Encore une fois, j'aimerais remercier le directeur de l'École polytechnique de son mémoire.

Le Président (M. Brouillet): Je remercie tout le monde. Nous suspendons nos travaux jusqu'à 15 heures.

(Suspension de la séance à 12 h 52)

(Reprise de la séance à 15 h 20)

Le Président (M. Brouillet): À l'ordre, s'il vous plaît!

La commission permanente de la présidence du conseil et de la constitution reprend ses travaux. Je me permets tout d'abord de mentionner une modification à la liste des membres de la commission: M. French (Westmount) va remplacer M. Scowen (Notre-Dame-de-Grâce).
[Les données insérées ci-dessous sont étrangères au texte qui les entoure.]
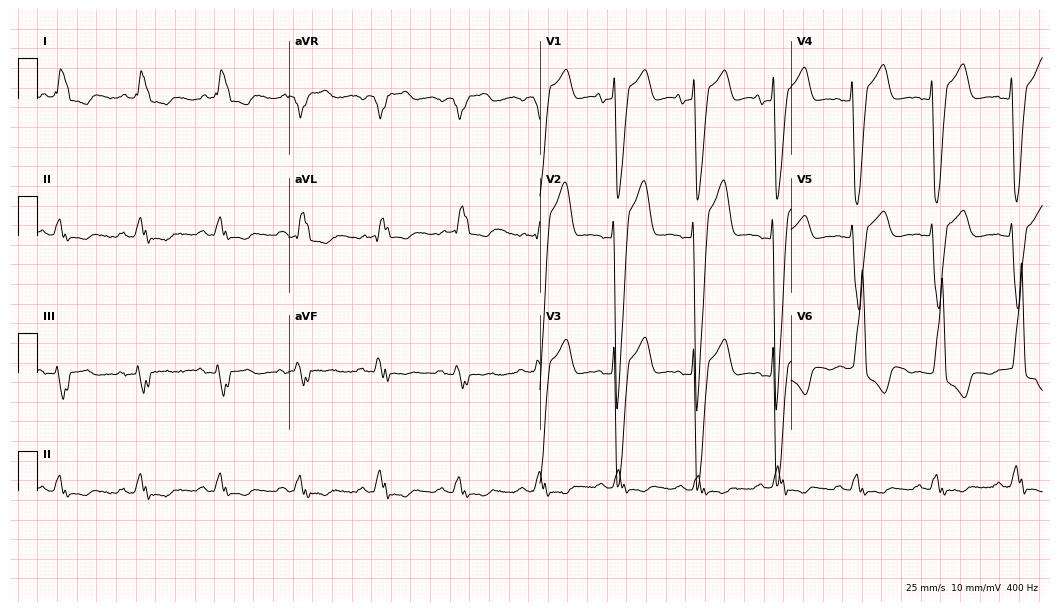
Electrocardiogram (10.2-second recording at 400 Hz), a woman, 80 years old. Interpretation includes left bundle branch block.

Nous allons entendre cet après-midi les représentants de la Conférence des recteurs et des principaux des universités du Québec. J'inviterais les représentants à s'identifier, s'il vous plaît.

Conférence des recteurs et des principaux des universités du Québec

M. Hamel (Claude): M. le Président, je m'appelle Claude Hamel, président de la Conférence des recteurs et recteur de l'Université de Sherbrooke. Je suis accompagné, à ma droite, de M. Yves Giroux, de l'Université Laval, président du comité de la recherche de la conférence et, à ma gauche, de M. Philippe Bernard, agent de recherche à la conférence et de M. Réginald Lacroix, également de la conférence.

Le Président (M. Brouillet): Très bien. Vous pouvez exposer votre texte.

M. Hamel: Vous allez nous permettre, M. le Président, de lire d'abord le texte de notre mémoire qui n'est pas très long.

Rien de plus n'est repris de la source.